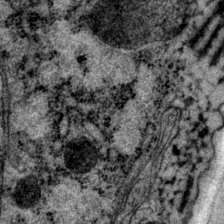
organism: P. pacificus
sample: Pharynx
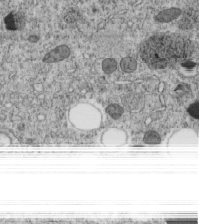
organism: C. elegans
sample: C. elegans embryo early stage
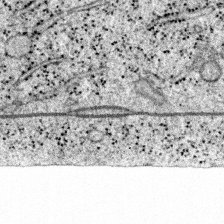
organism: Human
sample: HeLa cells
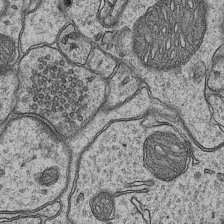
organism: Mouse
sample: CA1 Hippocampus
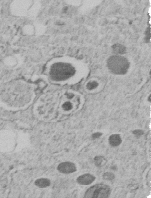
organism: C. elegans
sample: C. elegans embryo early stage

# # # # # # #

### What you need to do
When you reproduce the entries above, keep every word exactly and leave out each picture.

### Completed exercise
organism: P. pacificus
sample: Pharynx
organism: C. elegans
sample: C. elegans embryo early stage
organism: Human
sample: HeLa cells
organism: Mouse
sample: CA1 Hippocampus
organism: C. elegans
sample: C. elegans embryo early stage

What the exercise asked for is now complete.